Sustainability is about building an economy that is at once durable and responsive to the triple bottom line, nurturing people, planet and profit alike. What is exciting about focusing on neighborhood sustainability is that there are practical strategies that provide especially robust triple bottom line convergence.
Sustainable neighborhoods feature housing choices to meet the needs of the full spectrum of residents and workers along with convenient access to shopping, jobs and places to play. A common feature of all sustainable neighborhoods is that they are highly walkable and bikeable. This is as true for a small farmworker hamlet as it is for a suburban or urban setting. In a metropolitan setting, access to transit is important too.
The benefits of sustainable neighborhood development include lower local public service costs, stronger local and regional economies, a healthier environment and greater access to jobs and housing in high opportunity areas for lower income residents, a key to providing upward mobility and tackling inequality.
Fitting more housing, jobs, shopping and recreational uses close together is key both to saving land and to providing the kind of convenience that makes neighborhoods walkable and minimizes transportation impacts. This requires supportive zoning which is often difficult to secure as many residents fear “density’ in their neighborhood. But with good design, new development can make communities better places to live. Attention to detail is the deciding factor. That is why LEED for Neighborhood Development provides more that 1/3 of its points for neighborhood pattern and design. The rewards for getting it right are neighborhoods that allow all of us to lead safer, healthier, more productive lives.

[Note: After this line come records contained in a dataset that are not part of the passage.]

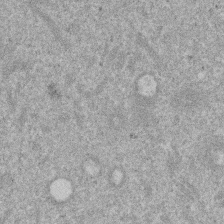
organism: Mouse
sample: Dividing mouse embryo 1 cell stage
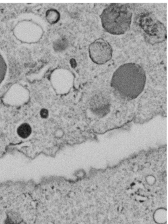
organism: C. elegans
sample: C. elegans embryo early stage
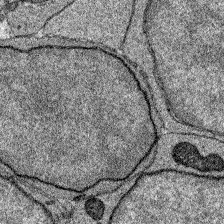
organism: Zebrafish
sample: Larval olfactory bulb
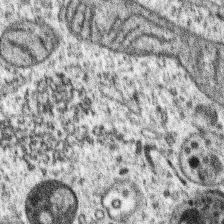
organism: Human
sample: HeLa cells
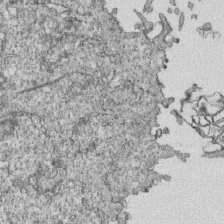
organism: Human
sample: HeLa cell HIV synapse
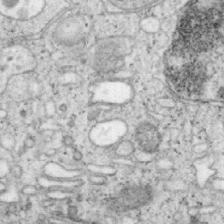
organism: Mouse
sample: OT-I killer T cells with ID8 ovarian cancer cells
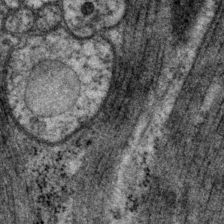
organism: P. pacificus
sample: Pharynx
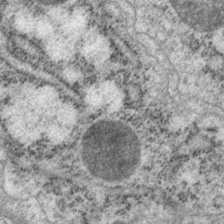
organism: P. pacificus
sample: Pharynx
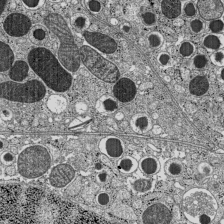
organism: C57BL Mouse
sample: Pancreatic islet
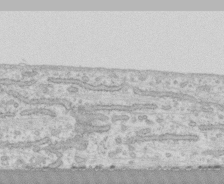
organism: Human
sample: CRL-1474
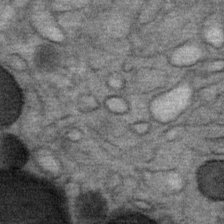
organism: Mouse
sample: Mouse Salivary gland
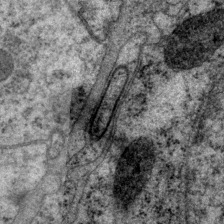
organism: P. pacificus
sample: Pharynx
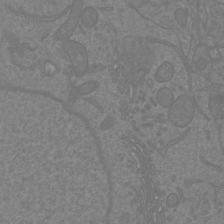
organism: Mouse
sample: Cortical neurons
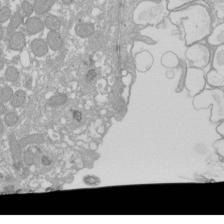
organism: Xenopus
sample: Cilia; centrioles in frog embryo cells
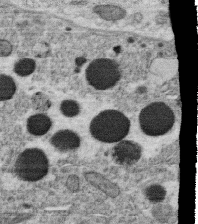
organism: C. elegans
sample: C. elegans oocyte; sperm cells
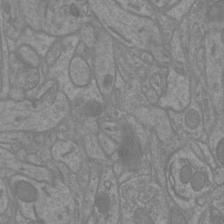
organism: Mouse
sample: Cortical neurons
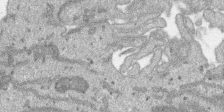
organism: Human
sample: Lung epithelial cells infected with SARS-CoV-2
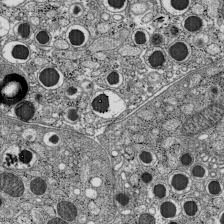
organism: C57BL Mouse
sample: Pancreatic islet
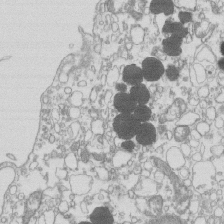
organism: Mouse
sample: Macrophages
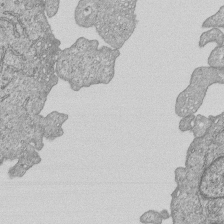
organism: Human
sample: MDA-MB-231 cells
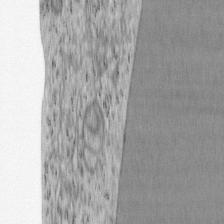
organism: Human
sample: HeLa cells
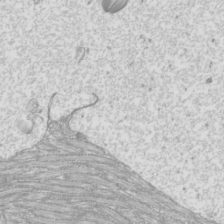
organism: Mouse
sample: Cilia; mouse epididymis
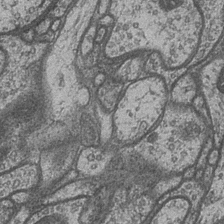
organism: Drosophila
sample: Optic medulla
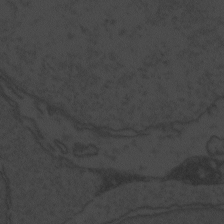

Defining sustainable neighborhoods is a complex endeavor. Two systems we find especially helpful are:
LEED ND is a collaborative project of the US Green Building Council, the Natural Resources Defense Council and the Congress for a New Urbanism. It is the standard bearer for measuring neighborhood sustainability and is the most comprehensive of such standards. LEED-ND integrates the principles of new urbanism, green building, and smart growth into the first national standard for neighborhood design, expanding LEED's scope beyond individual buildings to a more holistic concern about the context of those buildings.
GREEN TRIP is a standard developed by Transform, a group that works on transportation and land use policy headquartered in the San Francisco Bay Area. It lacks many of the design criteria that make LEED ND so useful, but focuses on a few key strategies that are especially effective for sites located on the transit back bone of a relatively transit oriented metropolitan area. This standard places a heavy emphasis on transportation demand management strategies, as for instance providing long term transit passes to all residents of Green Trips certified residential projects and limits on off street parking.